### WHAT YOU WILL DO:
Restate the listing below word for word; no pictures belong in the copy.

### DATASET CONTENT:
*-*-*
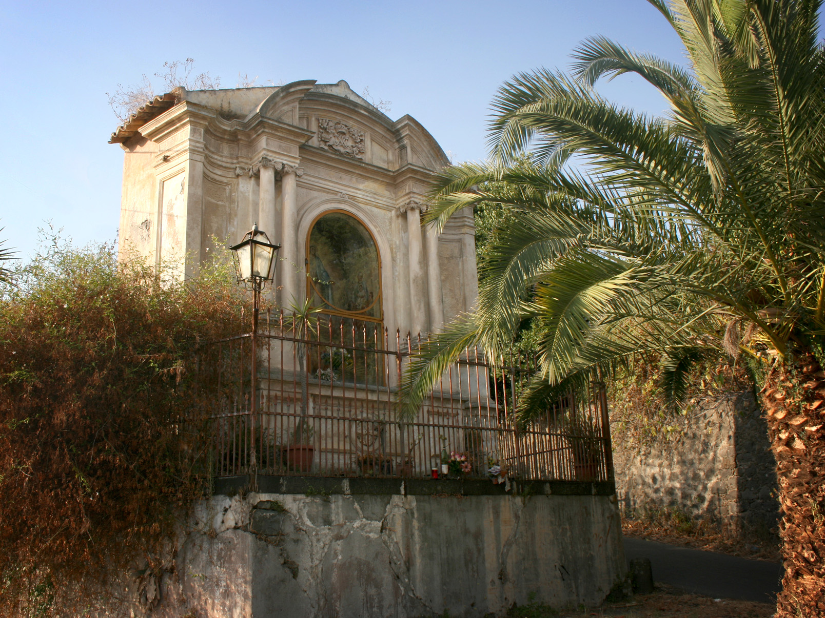 edicola settecentesca a Macchia di Giarre
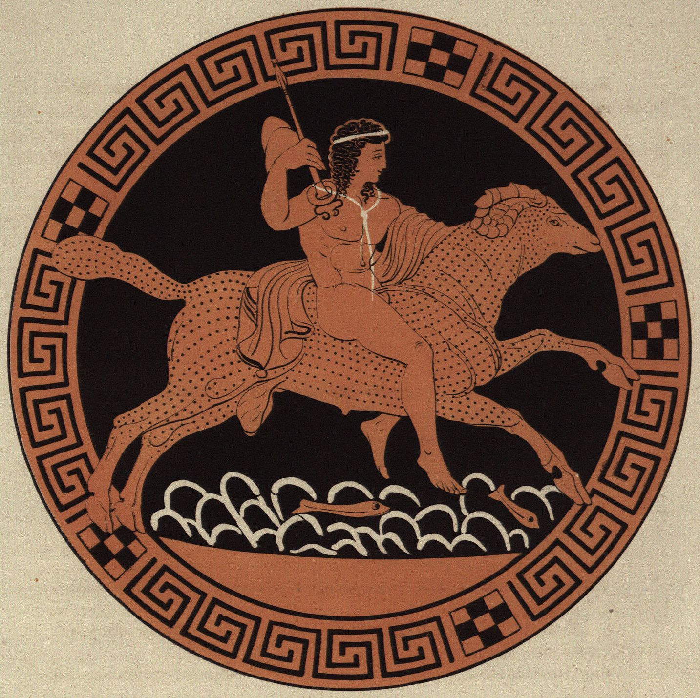 Phrixos und Chrysomallos. Reproduktion eines etruskischen rotfigurigen Vasenbildes im Besitz der Staatlichen Museen zu Berlin.
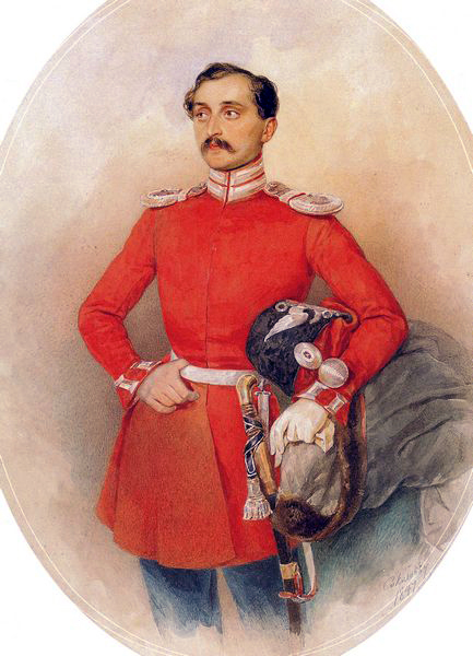 Давид Багратович Грузинский (1819—1888)
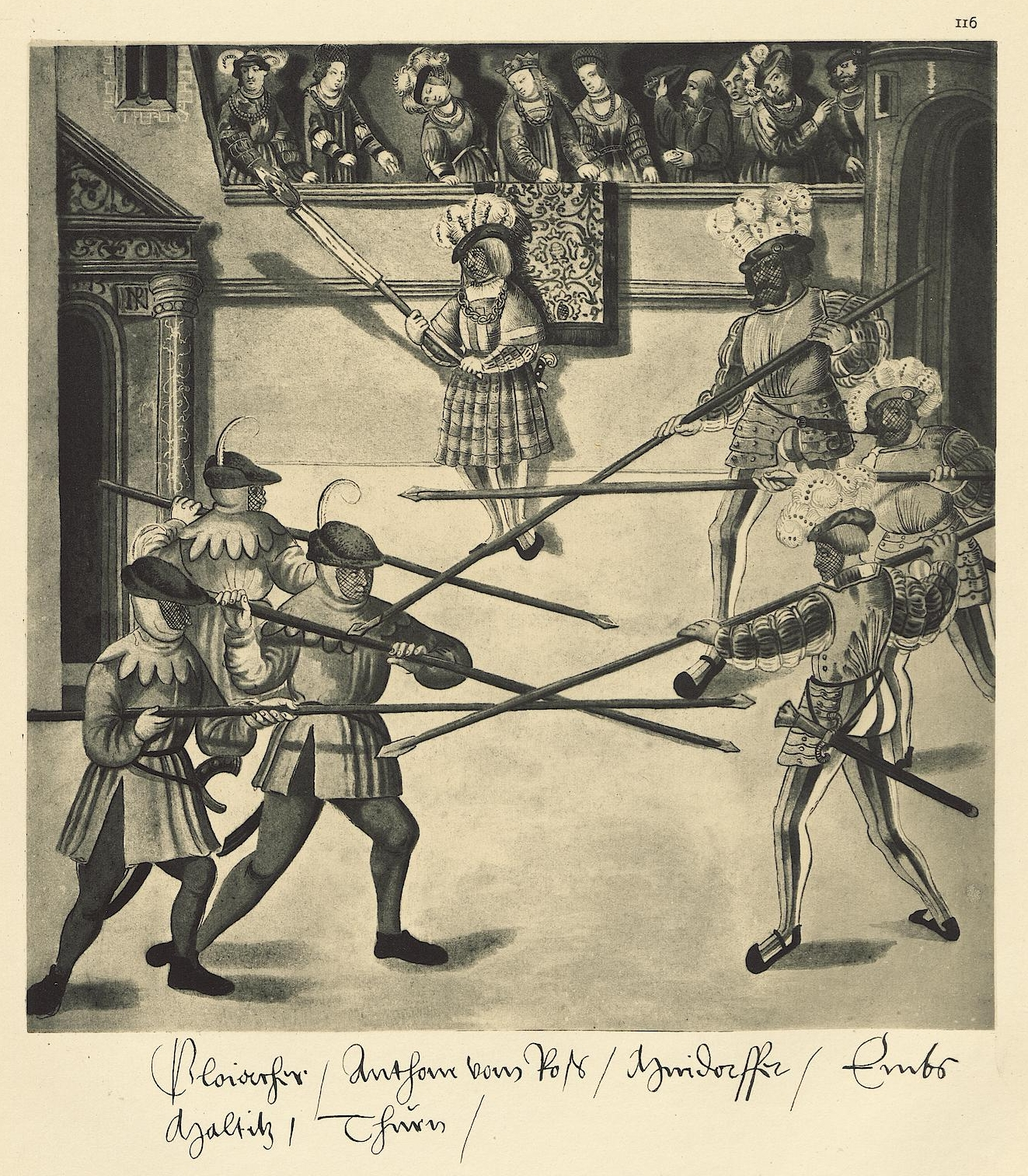 Tafel aus: Freydal: des Kaisers Maximilian I. Turniere und Mummereien; mit einer geschichtl. Einleitung. Tafeln. Wien, 1882. Exemplar der UB Tübingen. (Faksimileedition des Turnierbuchs Freydal, Kunsthistorisches Museum Wien, Signatur: K.K. 5073) Tafel 116 Gloiacher, Anthoni vom Ross, Mindorffer, Embs, Maltitz, Thurn
*-*-*
### RESPONSE:
 edicola settecentesca a Macchia di Giarre
 Phrixos und Chrysomallos. Reproduktion eines etruskischen rotfigurigen Vasenbildes im Besitz der Staatlichen Museen zu Berlin.
 Давид Багратович Грузинский (1819—1888)
 Tafel aus: Freydal: des Kaisers Maximilian I. Turniere und Mummereien; mit einer geschichtl. Einleitung. Tafeln. Wien, 1882. Exemplar der UB Tübingen. (Faksimileedition des Turnierbuchs Freydal, Kunsthistorisches Museum Wien, Signatur: K.K. 5073) Tafel 116 Gloiacher, Anthoni vom Ross, Mindorffer, Embs, Maltitz, Thurn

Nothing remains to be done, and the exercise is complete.